● **Exercise directions**
From the records below, output exactly the lines running from the line containing "1245 | 1067 |" through the line containing "1353 | 1314 |", and no others.

● **Data for this exercise**
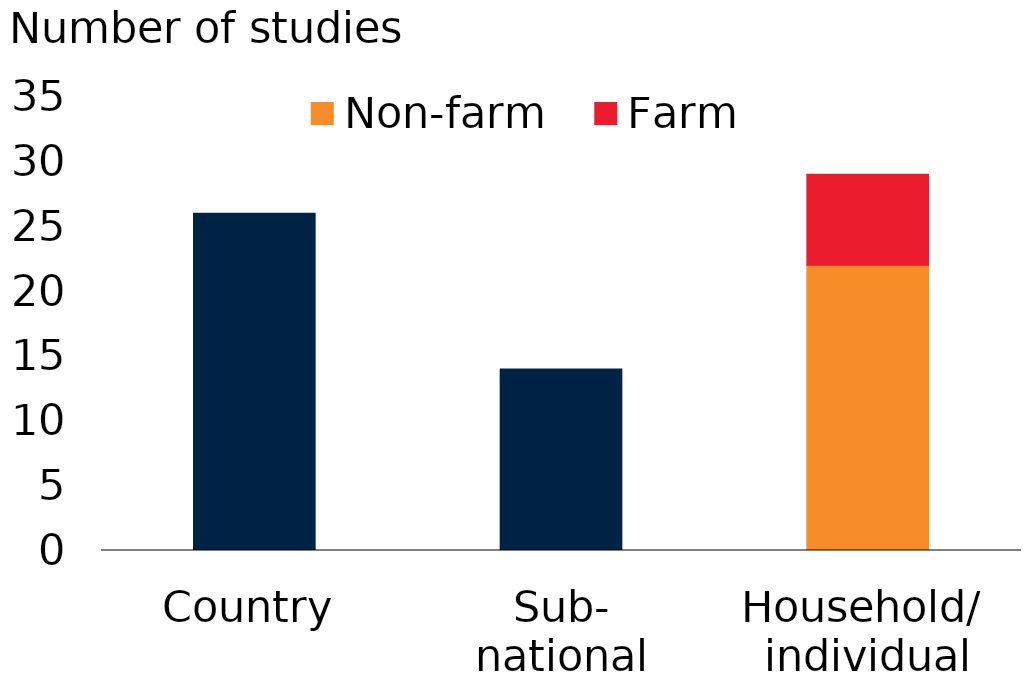
| Category | Series 0 | Non-farm | Farm |
|---|---|---|---|
| Country | 26 | 0 | 0 |
| Sub-
national | 14 | 0 | 0 |
| Household/ 
individual | 0 | 22 | 7 |
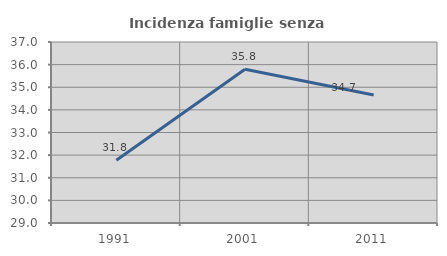
| Category | Incidenza famiglie senza nuclei |
|---|---|
| 1991.0 | 31.773 |
| 2001.0 | 35.794 |
| 2011.0 | 34.661 |
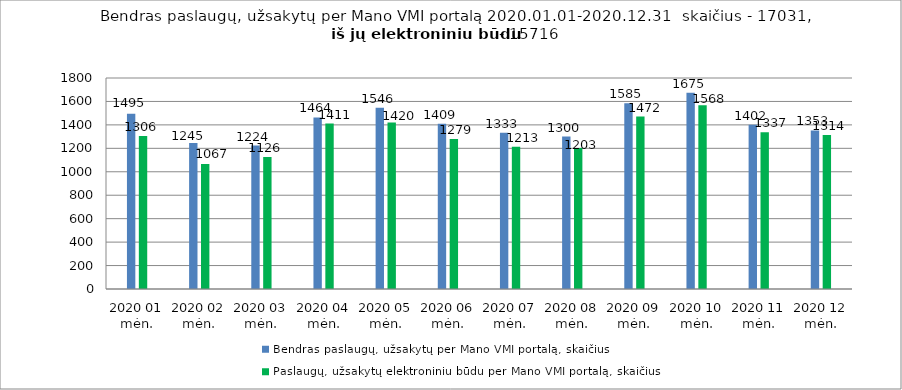
| Category | Bendras paslaugų, užsakytų per Mano VMI portalą, skaičius | Paslaugų, užsakytų elektroniniu būdu per Mano VMI portalą, skaičius |
|---|---|---|
| 2020 01 mėn. | 1495 | 1306 |
| 2020 02 mėn. | 1245 | 1067 |
| 2020 03 mėn. | 1224 | 1126 |
| 2020 04 mėn. | 1464 | 1411 |
| 2020 05 mėn. | 1546 | 1420 |
| 2020 06 mėn. | 1409 | 1279 |
| 2020 07 mėn. | 1333 | 1213 |
| 2020 08 mėn. | 1300 | 1203 |
| 2020 09 mėn. | 1585 | 1472 |
| 2020 10 mėn. | 1675 | 1568 |
| 2020 11 mėn. | 1402 | 1337 |
| 2020 12 mėn. | 1353 | 1314 |
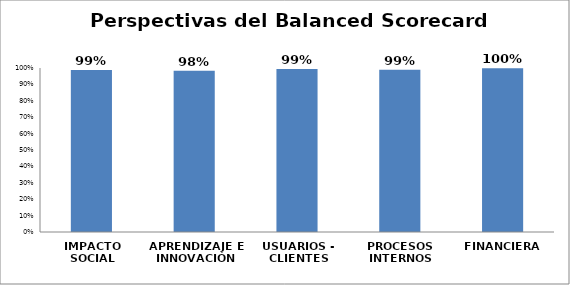
| Category | Series 0 |
|---|---|
| IMPACTO SOCIAL | 0.987 |
| APRENDIZAJE E INNOVACIÓN | 0.984 |
| USUARIOS - CLIENTES | 0.994 |
| PROCESOS INTERNOS | 0.989 |
| FINANCIERA | 0.999 |
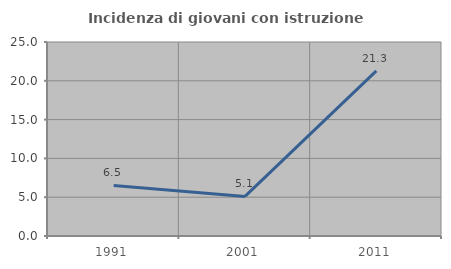
| Category | Incidenza di giovani con istruzione universitaria |
|---|---|
| 1991.0 | 6.522 |
| 2001.0 | 5.102 |
| 2011.0 | 21.277 |
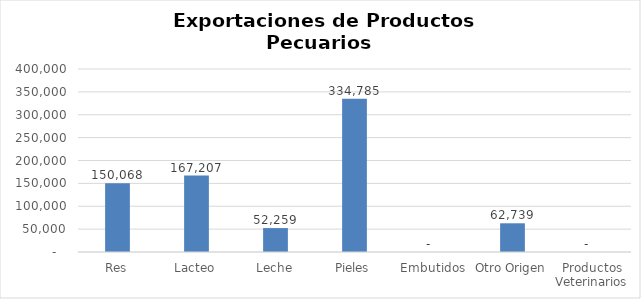
| Category | Kilos |
|---|---|
| Res | 150067.62 |
| Lacteo | 167207.11 |
| Leche | 52258.6 |
| Pieles | 334784.65 |
| Embutidos | 0 |
| Otro Origen | 62738.77 |
| Productos Veterinarios | 0 |

● **Reply**
| 2020 02 mėn. | 1245 | 1067 |
| 2020 03 mėn. | 1224 | 1126 |
| 2020 04 mėn. | 1464 | 1411 |
| 2020 05 mėn. | 1546 | 1420 |
| 2020 06 mėn. | 1409 | 1279 |
| 2020 07 mėn. | 1333 | 1213 |
| 2020 08 mėn. | 1300 | 1203 |
| 2020 09 mėn. | 1585 | 1472 |
| 2020 10 mėn. | 1675 | 1568 |
| 2020 11 mėn. | 1402 | 1337 |
| 2020 12 mėn. | 1353 | 1314 |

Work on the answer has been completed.